Publisher/Date:
Encircled Productions (2023)
Product Type:
Scenario Pack
Country of Origin:
United States
Contents:
8 scenarios on cardstock, 2 pages rules (for linked-scenario campaign game)
The 10th Mountain Pack is the latest in the series of themed scenario packs published by Kansas City-area ASLers to promote the annual March Madness ASL tournament in that city. As its title suggests, the theme of this pack is the U.S. 10th Mountain Division, the only mountain division created by the United States in World War II. The division only saw action for a relatively short period of time–from January through May 1945, with 114 days of combat–but has since garnered a perhaps outsized amount of attention, possibly because the division had a long history after the war, leading to many people having served in it. One person who served in the division during the war was Ernest Mareske, Jr., father of Dave Mareske, one of the three people credited as the “development team” for the pack, which largely explains the pack’s origins.
The pack is the second pack to center on a U.S. division that fought in Italy; the first was Schwerpunk’s Rally Point #5, which focused on the 45th Infantry Division, though that unit was one of three divisions later removed from Italy to invade southern France. In contrast, the 10th Mountain Division fought only in Italy, much of it during the winter of 1945.
The design of the pack is pretty bare-boned; there is no counter art for OOB units, nor map art, nor are OOB units portrayed in color (though there is color on some of the scenario cards, it occurs primarily only in the form of unit symbols).
All the scenarios in the pack feature Americans fighting Germans. AFVs are quite rare in the pack, with most scenarios presenting infantry vs. infantry actions. Half the scenarios are quite small, while the other half are huge. Though this pack was released in connection with an ASL tournament, only about three of the scenarios are tournament suitable (as one of the scenarios is too small to be suitable).
No scenarios have Air Support, but three scenarios feature OBA and fully half of the scenarios are Night scenarios.
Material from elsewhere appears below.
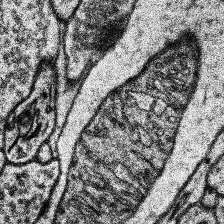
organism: Human
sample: Temporal Lobe

All of the scenarios with OBA and three of the Night scenarios are actions in a four-part linked-scenaro campaign game dubbed “Operation Encore.” I’d tell you what this operation was about, except that the page of historical information is printed in such tiny, tiny type that my eyeballs would fall out of their sockets if I tried to read them. But basically, players play the four scenarios in order, making directed OOB changes (essentially ELR replacement and Battle Hardening) after each scenario. A somewhat complicated campaign victory point table tells you afterwards who won. The scenarios mostly use the big mountain geoboards from Forgotten War. I’m not sure what the audience is for this campaign game (or for the individual scenarios, for that matter). MM84 (Operation Encore – Part I: Mount Belvedere), for example, is a supersized night scenario, featuring an American attack with 42 squads against a defending German force of 32 squads, 4 guns, and 45 fortifications (!). Are there going to be a lot of ASLers hankering for a massive night attack against a heavily fortified position? The second scenario is smaller, but similar, although the Americans do get some AFVs. The third scenario is very similar to the second, minus the AFVs. The last scenario flips the board and presents a massive German night attack with 38 squads and 2 guns against a fortified American position with 20 squads and 2 guns. To play all four of the large-to-very-large scenarios would take an awful lot of work.
In contrast, the other four scenarios are much smaller (3 squads vs. 4 squads, 11 squads vs. 8 squads, 8 squads vs. 8 squads, and 9 squads vs. 5 squads. Americans are on the attack in all four.
To play all the scenarios in the pack, players need access to boards 14, 25, 62, 70, 80, 81, 82, 83, 87, 88, and 5a, plus third party boards DW-5a and DW-5b from Poland in Flames by Bounding Fire Productions. The scenario card, however, does not tell players what boards DW-5a and -5b are, or where they are, so players must figure that out on their own.